Summer Tanager, Piranga rubra
Summer Tanager, Piranga rubra cooperi, Male. Photograph taken within a residential community in Hereford, Arizona, April 2010. Photograph and identification courtesy of Bob Behrstock, Sierra Vista, Arizona (naturewideimages.com).
Summer Tanager, Piranga rubra cooperi, Male.

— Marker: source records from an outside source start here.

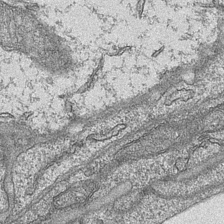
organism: Mouse
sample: CA1 Hippocampus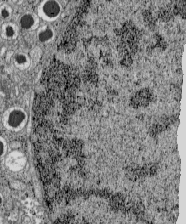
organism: C57BL Mouse
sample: Pancreatic islet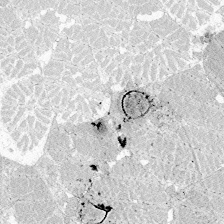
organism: Zebrafish
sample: Whole-Brain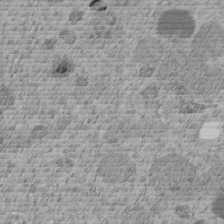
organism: C. elegans
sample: C. elegans embryo early stage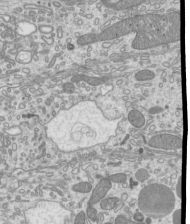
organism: Mouse
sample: Cilia; mouse epididymis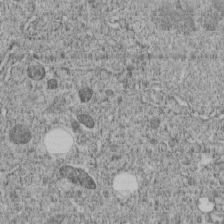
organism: C. elegans
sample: C. elegans embryo early stage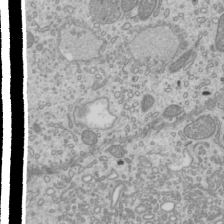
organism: Mouse
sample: Cilia; mouse epididymis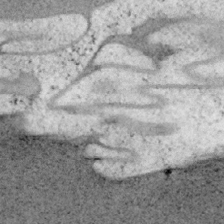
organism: Mouse
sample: OT-I killer T cells with ID8 ovarian cancer cells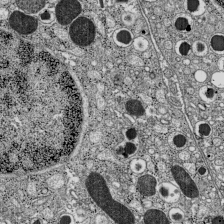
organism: C57BL Mouse
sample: Pancreatic islet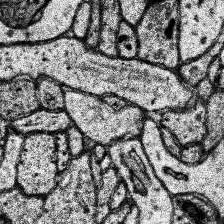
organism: Human
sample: Temporal Lobe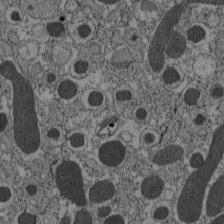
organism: C57BL Mouse
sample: Pancreatic islet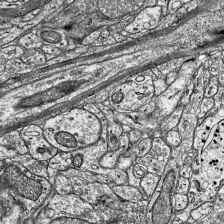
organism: Mouse
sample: Visual Cortex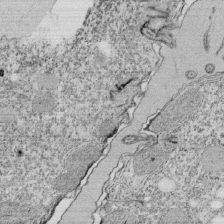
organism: Tetrahymena
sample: Cilia in tetrahymena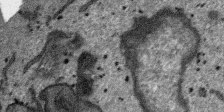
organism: Human
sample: Lung epithelial cells, uninfected (mock) control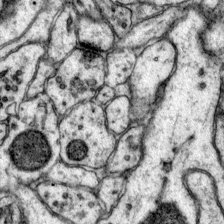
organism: Mouse
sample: Primary visual cortex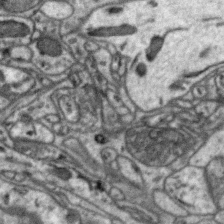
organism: Zebra finch
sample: Brain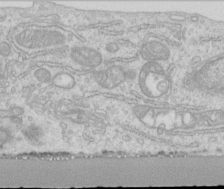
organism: Human
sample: Centriole in RPE cells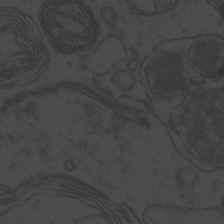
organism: Zebrafish
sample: Macrophage infected with Toxoplasma gondii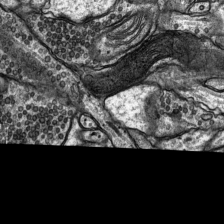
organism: Rat
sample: Hippocampus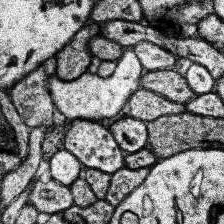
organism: Human
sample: Temporal Lobe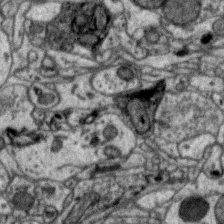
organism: Zebra finch
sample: Brain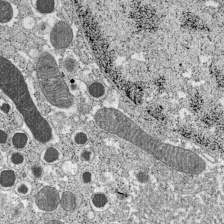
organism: C57BL Mouse
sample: Pancreatic islet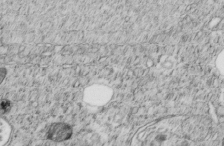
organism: C. elegans
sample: C. elegans embryo early stage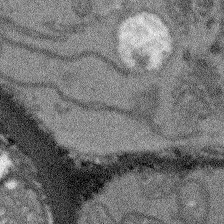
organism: Arabidopsis thaliana
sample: Root tip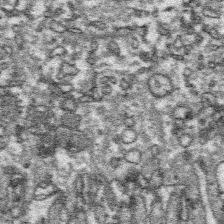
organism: Platynereis dumerilii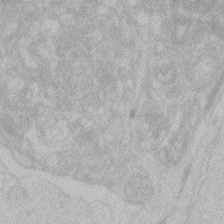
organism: Zebrafish
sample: Macrophage infected with Toxoplasma gondii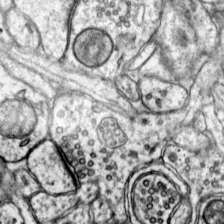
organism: Mouse
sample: Primary visual cortex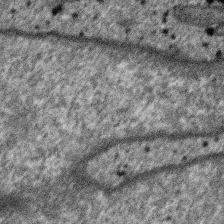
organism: Human
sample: Lung epithelial cells infected with SARS-CoV-2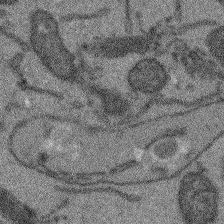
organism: Arabidopsis thaliana
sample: Root tip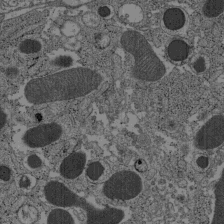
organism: C57BL Mouse
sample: Pancreatic islet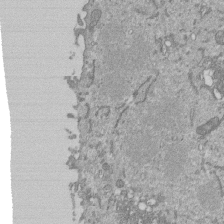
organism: Mouse
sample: ED-1 cell nuclei; centrioles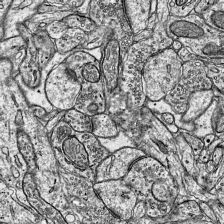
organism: Mouse
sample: Visual Cortex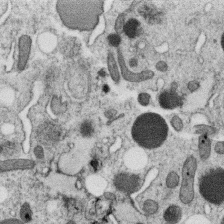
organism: C. elegans
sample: C. elegans oocyte; sperm cells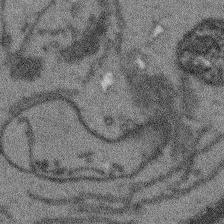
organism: Arabidopsis thaliana
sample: Root tip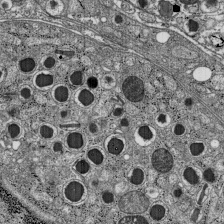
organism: C57BL Mouse
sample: Pancreatic islet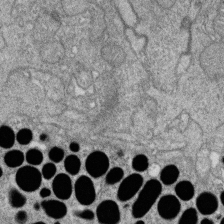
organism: Zebrafish
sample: Cilia; retinal pigment epithelium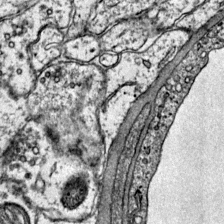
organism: Mouse
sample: Primary visual cortex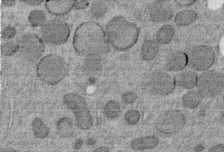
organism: C. elegans
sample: C. elegans embryo early stage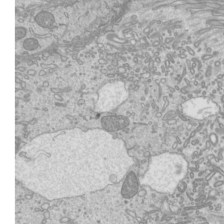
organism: Mouse
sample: Cilia; mouse epididymis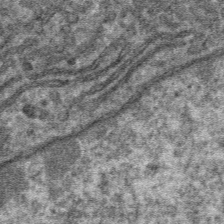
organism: Mouse
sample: Mouse hepatocytes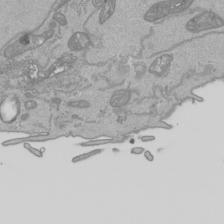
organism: Human
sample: Mitochondria in HCT116 cells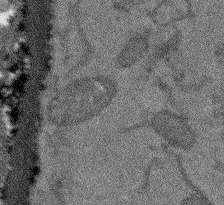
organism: Arabidopsis thaliana
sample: Root tip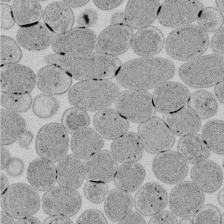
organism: E. coli
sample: Bacterial nucleoid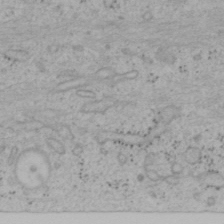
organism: Human
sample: HeLa cells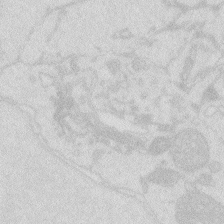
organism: Zebrafish
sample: Macrophage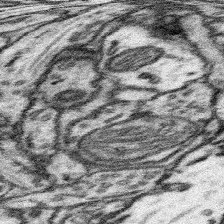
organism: Mouse
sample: Somatosensory cortex neuropil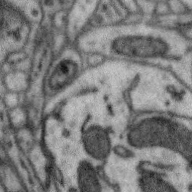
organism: Zebra finch
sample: Brain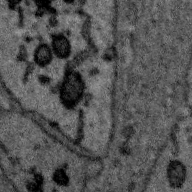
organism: Zebra finch
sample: Brain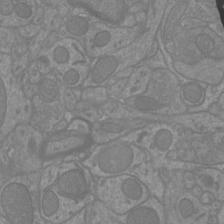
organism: Mouse
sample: Cortical neurons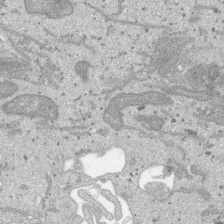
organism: Human
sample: Lung epithelial cells infected with SARS-CoV-2

Photograph taken within a residential community in Alamos, Sonora, May 2018. Photograph and identification courtesy of David F Smith, Alamos, Sonora.

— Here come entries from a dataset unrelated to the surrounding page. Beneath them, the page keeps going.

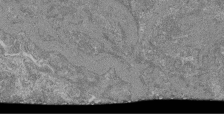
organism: Mouse
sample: Glomerulus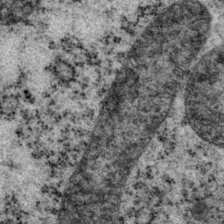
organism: P. pacificus
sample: Pharynx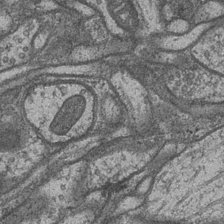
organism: Drosophila
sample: Optic medulla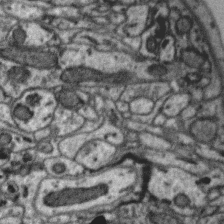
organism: Zebra finch
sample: Brain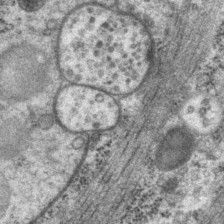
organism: P. pacificus
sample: Pharynx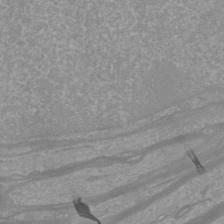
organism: Mouse
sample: Cortical neurons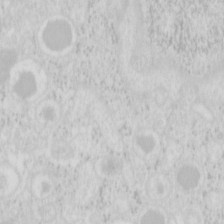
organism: Mouse
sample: Pancreas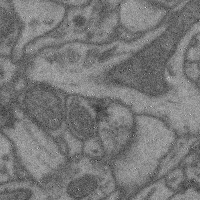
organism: Mouse
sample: Cerebral cortex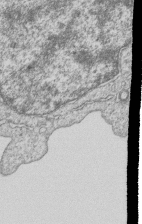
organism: Human
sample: MDA-MB-231 cells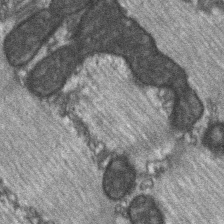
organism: C57BL Mouse
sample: Soleus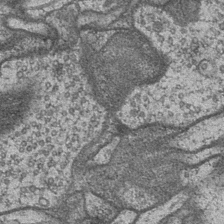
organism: Drosophila
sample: Optic medulla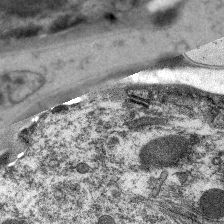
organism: C. elegans
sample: Pharynx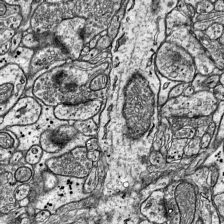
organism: Mouse
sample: Visual Cortex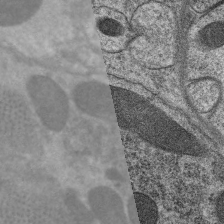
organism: C. elegans
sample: Pharynx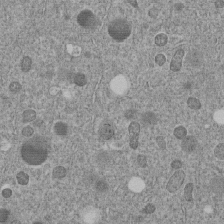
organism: C. elegans
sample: C. elegans embryo early stage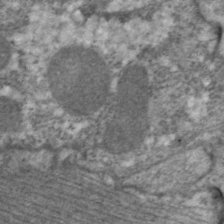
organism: C. elegans
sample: Pharynx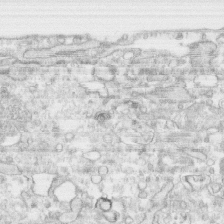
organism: Human
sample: CRL-1474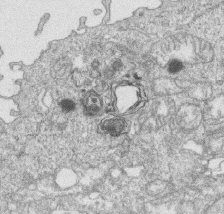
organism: Human
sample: HeLa cell HIV synapse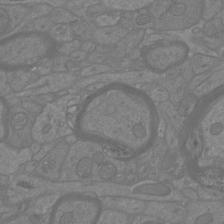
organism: Mouse
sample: Cortical neurons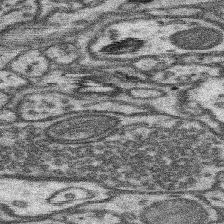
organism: Mouse
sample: Somatosensory cortex neuropil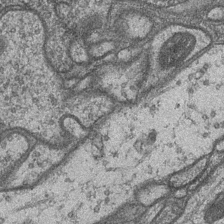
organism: Drosophila
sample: Optic medulla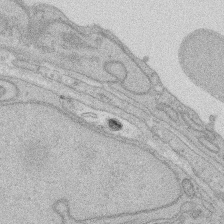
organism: Rat
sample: Salivary granule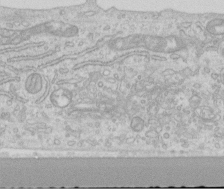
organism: Human
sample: Centriole in RPE cells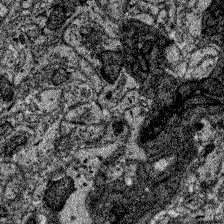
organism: Zebrafish
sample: Larval olfactory bulb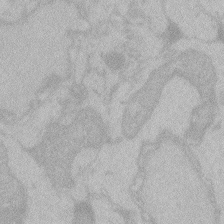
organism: Zebrafish
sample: Macrophage infected with Toxoplasma gondii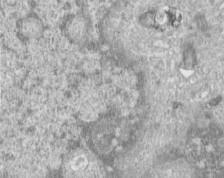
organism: Human
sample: Centriole in RPE cells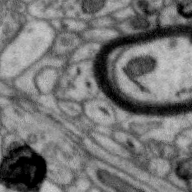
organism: Zebra finch
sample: Brain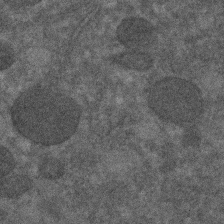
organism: C. elegans
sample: C. elegans embryo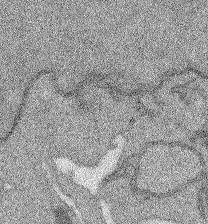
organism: Human
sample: HeLa cells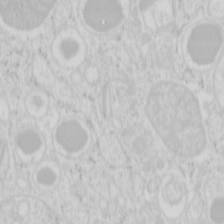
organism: Mouse
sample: Pancreas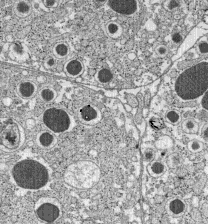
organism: C57BL Mouse
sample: Pancreatic islet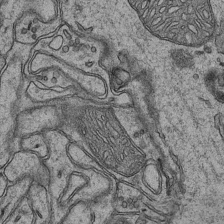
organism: Mouse
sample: CA1 Hippocampus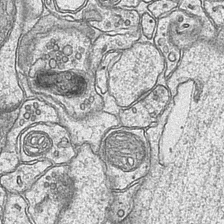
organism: Mouse
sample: CA1 Hippocampus

Summer Tanager, Piranga rubra rubra, Males. Photographs taken in the coastal region of Guatemala, March 2020. Photographs courtesy of Dr. Tom Bartol, Carlsbad, California.
Summer Tanager, Piranga rubra rubra, Male. Photograph taken in the coastal region of Costa Rica, February 2023. Photograph and identification courtesy of Dr. Tom Bartol, Carlsbad, California.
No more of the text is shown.